Method 3: XGBoost Selection
A grid search using GridSearchCV() was used to identify parameter values. Twenty iterations of XGBoost were run using all variables, and variable importance was averaged across iterations. The most important variables were entered stepwise into a logistic regression model until subsequent entered variables failed to significantly improve the predictive ability of the model as detailed for Elastic Net.
Data Imputation
Since not all survey questions were required, the 45 variables used in the analysis had between 0-4.5% missing data, which were inferred via imputation using MissForest() in R (40). Missingness and out-of-box imputation accuracy are provided for each of the variables in [Supplementary File 8]. Variables with over 5% missingness were excluded from analysis. Once variables were identified as important through the variable selection methods delineated above, the final logistic regression model was fit using only complete cases so as to avoid inaccurate or biased model fit values.
Univariate analysis, imputation, stepwise selection, and logistic regressions were conducted in R version 3.5.2. Elastic Net and XGBoost were conducted in Python version 3.6.7.
Declarations
Ethics statement
This study was carried out in accordance with the recommendations of the Federal Policy for the Protection of Human Subjects, U.S. Department of Health and Human Services. Since our study gathered information from owners focused solely on their dogs it does not meet the definition of human subjects research and therefore did not require review by an Institutional Review Board.
Consent for publication
Survey respondents agreed to a Terms of Service (TOS) consenting to using pet information for research and publication.
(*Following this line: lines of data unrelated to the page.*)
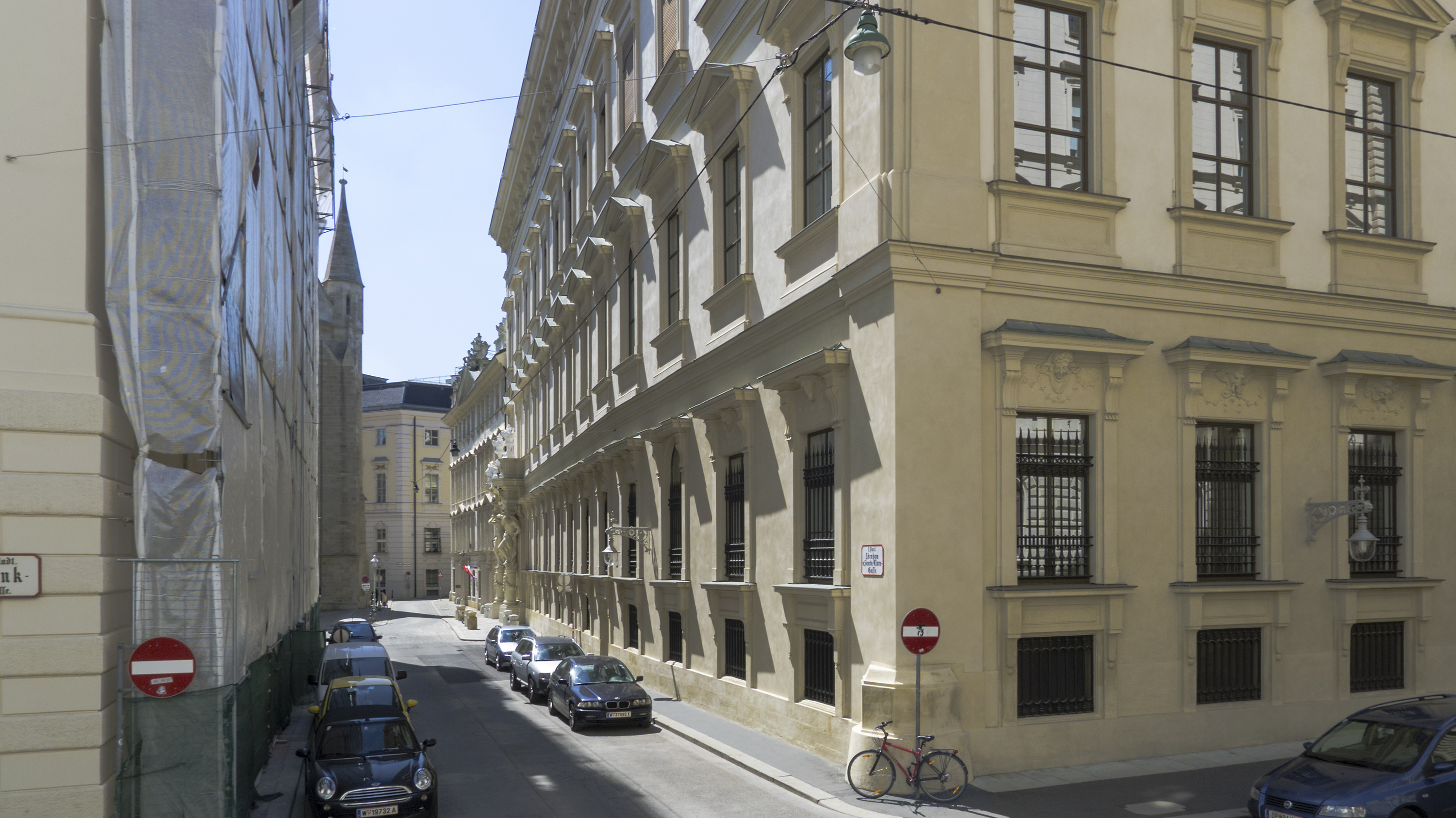 Abraham-a-Sancta-Clara-Gasse in Wien 1 bei der Bankgasse Richtung Südosten
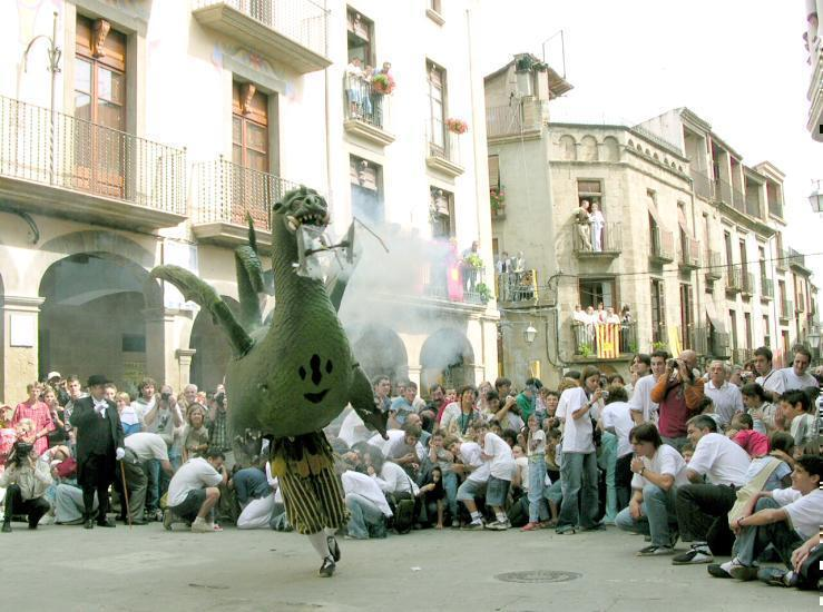 El Drac de Solsona executant el seu ball durant la Festa Major de 2003.
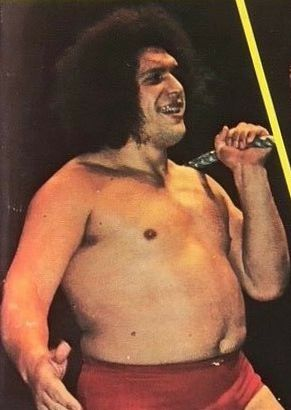 André le Géant en couverture du magazine de catch Wrestling Yearbook n.12 en 1975
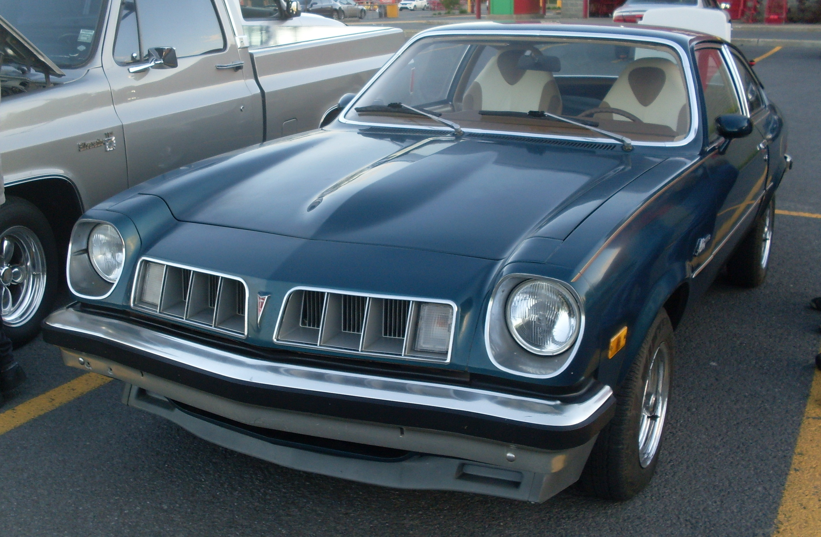 Pontiac AStre photographed in St. Constant, Quebec, Canada at Auto classique St-Constant 2013.

Furthermore, all the data in this study has been deidentified.
Availability of data and materials
The deidentified datasets generated and/or analyzed during the current study are not publicly available since they are generated for proprietary business and marketing purposes, but are available from the corresponding author upon reasonable request.
Competing interests
LP, JS, JT, DM, RH, and AJ received compensation from NomNomNow, Inc. during the collection and publication of the data herein.
Funding
The design of the study and collection, analysis, and interpretation of data and writing the manuscript was funded by NomNomNow, Inc. through the employment of the authors. No additional funding was required.
Authors’ contributions
LP conceived the scope of the work, analyzed and interpreted the data, drafted the manuscript, and created figures and tables. JS designed the survey questions and reviewed the findings and manuscript. JT interpreted the data and critically reviewed the manuscript. DM implemented the owner-reported assessment questions. RH conceived the scope of the work, designed the survey questions, and reviewed the findings and the manuscript. AJ conceived the scope of the work, interpreted the data, and reviewed the findings and the manuscript.
Acknowledgements
The authors would like to thank the NomNomNow, Inc. Scientific Advisory Board for their thoughtful consideration and helpful discussion regarding data analysis and interpretation. We are grateful to our survey participants for providing us with the data on their dogs.